Trust Within a Holacratic Model 


Holacracy, however, critically requires a disciplined and truthful mindset among employees and teams to work properly, for Morgan this is why some companies fail to implement this model, “...the reality is, is that if you're lousy at time management and self-discipline to begin with, you're going to be an even worse remote working, it's just gonna bring out the worst traits that you have in terms of your professional or even your personal capabilities. It's not a band-aid to making work great or easier.”She then adds, “...you have to have a certain mindset, you have to hire the right way. You have to have processes and processes in place and things like that. It's not something that you just wake up one day and decide, oh, I'm going to do this and I don't need to do any work to make it happen. It does take work for sure. But I think that’s the nature of remote working, I see these tools and I'm sure that you have consulted with organizations who do this to you know, they have like a screen recording and they have timesheets and all this kind of things. And it's like, Where's the trust?”.

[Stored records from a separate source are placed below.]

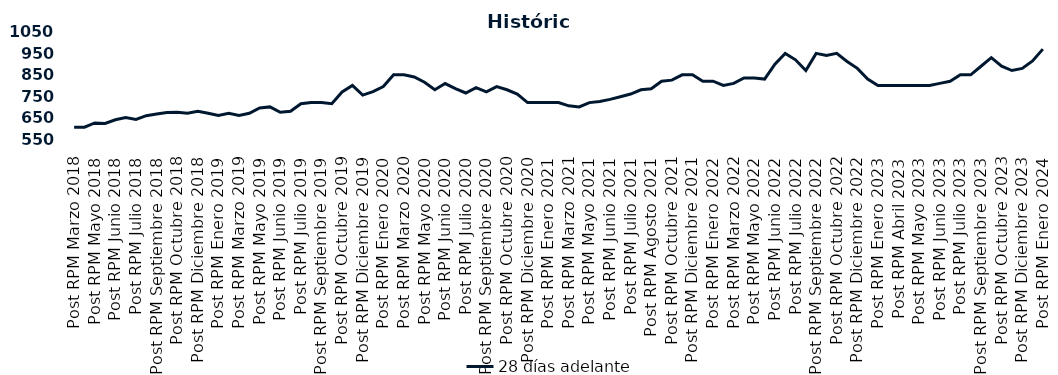
| Category | 28 días adelante |
|---|---|
| Post RPM Marzo 2018 | 605 |
| Pre RPM Mayo 2018 | 605 |
| Post RPM Mayo 2018 | 625 |
| Pre RPM Junio 2018 | 623 |
| Post RPM Junio 2018 | 640 |
| Pre RPM Julio 2018 | 650 |
| Post RPM Julio 2018 | 641 |
| Pre RPM Septiembre 2018 | 659 |
| Post RPM Septiembre 2018 | 666.75 |
| Pre RPM Octubre 2018 | 674 |
| Post RPM Octubre 2018 | 675 |
| Pre RPM Diciembre 2018 | 670 |
| Post RPM Diciembre 2018 | 680 |
| Pre RPM Enero 2019 | 670 |
| Post RPM Enero 2019 | 660 |
| Pre RPM Marzo 2019 | 670 |
| Post RPM Marzo 2019 | 660 |
| Pre RPM Mayo 2019 | 670 |
| Post RPM Mayo 2019 | 695 |
| Pre RPM Junio 2019 | 700 |
| Post RPM Junio 2019 | 675 |
| Pre RPM Julio 2019 | 680 |
| Post RPM Julio 2019 | 715 |
| Pre RPM Septiembre 2019 | 720 |
| Post RPM Septiembre 2019 | 720 |
| Pre RPM Octubre 2019 | 715 |
| Post RPM Octubre 2019 | 770 |
| Pre RPM Diciembre 2019 | 800 |
| Post RPM Diciembre 2019 | 755 |
| Pre RPM Enero 2020 | 771 |
| Post RPM Enero 2020 | 795 |
| Pre RPM Marzo 2020 | 850 |
| Post RPM Marzo 2020 | 850 |
| Pre RPM Mayo 2020 | 840 |
| Post RPM Mayo 2020 | 815 |
| Pre RPM Junio 2020 | 780 |
| Post RPM Junio 2020 | 809 |
| Pre RPM Julio 2020 | 785.72 |
| Post RPM Julio 2020 | 765 |
| Pre RPM Septiembre 2020 | 790 |
| Post RPM Septiembre 2020 | 770 |
| Pre RPM Octubre 2020 | 795 |
| Post RPM Octubre 2020 | 780 |
| Pre RPM Diciembre 2020 | 760 |
| Post RPM Diciembre 2020 | 720 |
| Pre RPM Enero 2021 | 720 |
| Post RPM Enero 2021 | 720 |
| Pre RPM Marzo 2021 | 720 |
| Post RPM Marzo 2021 | 705 |
| Pre RPM Mayo 2021 | 700 |
| Post RPM Mayo 2021 | 720 |
| Pre RPM Junio 2021 | 725 |
| Post RPM Junio 2021 | 735 |
| Pre RPM Julio 2021 | 747.5 |
| Post RPM Julio 2021 | 760 |
| Pre RPM Agosto 2021 | 780 |
| Post RPM Agosto 2021 | 785 |
| Pre RPM Octubre 2021 | 820 |
| Post RPM Octubre 2021 | 825 |
| Pre RPM Diciembre 2021 | 850 |
| Post RPM Diciembre 2021 | 850 |
| Pre RPM Enero 2022 | 820 |
| Post RPM Enero 2022 | 820 |
| Pre RPM Marzo 2022 | 800 |
| Post RPM Marzo 2022 | 810 |
| Pre RPM Mayo 2022 | 835 |
| Post RPM Mayo 2022 | 835 |
| Pre RPM Junio 2022 | 830 |
| Post RPM Junio 2022 | 900 |
| Pre RPM Julio 2022 | 950 |
| Post RPM Julio 2022 | 920 |
| Pre RPM Septiembre 2022 | 870 |
| Post RPM Septiembre 2022 | 950 |
| Pre RPM Octubre 2022 | 940 |
| Post RPM Octubre 2022 | 950 |
| Pre RPM Diciembre 2022 | 912.5 |
| Post RPM Diciembre 2022 | 880 |
| Pre RPM Enero 2023 | 830 |
| Post RPM Enero 2023 | 800 |
| Pre RPM Abril 2023 | 800 |
| Post RPM Abril 2023 | 800 |
| Pre RPM Mayo 2023 | 800 |
| Post RPM Mayo 2023 | 800 |
| Pre RPM Junio 2023 | 800 |
| Post RPM Junio 2023 | 810 |
| Pre RPM Julio 2023 | 820 |
| Post RPM Julio 2023 | 850 |
| Pre RPM Septiembre 2023 | 850 |
| Post RPM Septiembre 2023 | 890 |
| Pre RPM Octubre 2023 | 930 |
| Post RPM Octubre 2023 | 890 |
| Pre RPM Diciembre 2023 | 870 |
| Post RPM Diciembre 2023 | 880 |
| Pre RPM Enero 2024 | 915 |
| Post RPM Enero 2024 | 970 |

“We still need to have good bosses and companies that treat workers with respect and I will say that one of the things that we do is to still hire freelancers on a project basis. And so one of the platforms that we use is Upwork. And when we have any Freelancer we hire, we have them turn the time tracking off the screen share time tracking on their computer off. And it takes trust from them because there are some ramifications on their end in terms of, you know, payment and things like this. But for us, it's like, I don't need to see what you're doing. And secondly, it's a privacy concern, right? That's being captured. And that could be customer information. It could be any number of things. And we'd actually don't want that being stored somewhere that we don't have control over. So it's twofold. And you know, people freelancers are generally not used to working like that. They're like, what, wait, you trust me to do this? Yeah. You have a five-star rating. You've earned $50,000 like yes, I trust you’ll come and do the work.”


Managing Holacracy Through Different Time Zones


Excellency knows no international boundaries, and so it’s very common to find incredible people that suit an available position and align well with your company’s culture and ethic. For Morgan this is especially interesting - “...one thing that I realized really early on is that your best talent and your best people can be anywhere. If it doesn't matter when the job gets done, it then doesn't matter where your people are located. Because we work asynchronously. So actually, what's really cool is when I'm sleeping, there are people getting things done. Right. And because we work on this holacracy framework, there's a lot of freedom to make decisions. So we don't make decisions by consensus. And there's no need to wait eight or 10 hours for someone to get up to get online.”


Holacracy plants a deep understanding of self-discipline from employees and trust from managers, but in the end, reaping its benefits can turn a traditional business into an extremely efficient enterprise no matter how complex its structure or how many teams are working on-site or abroad.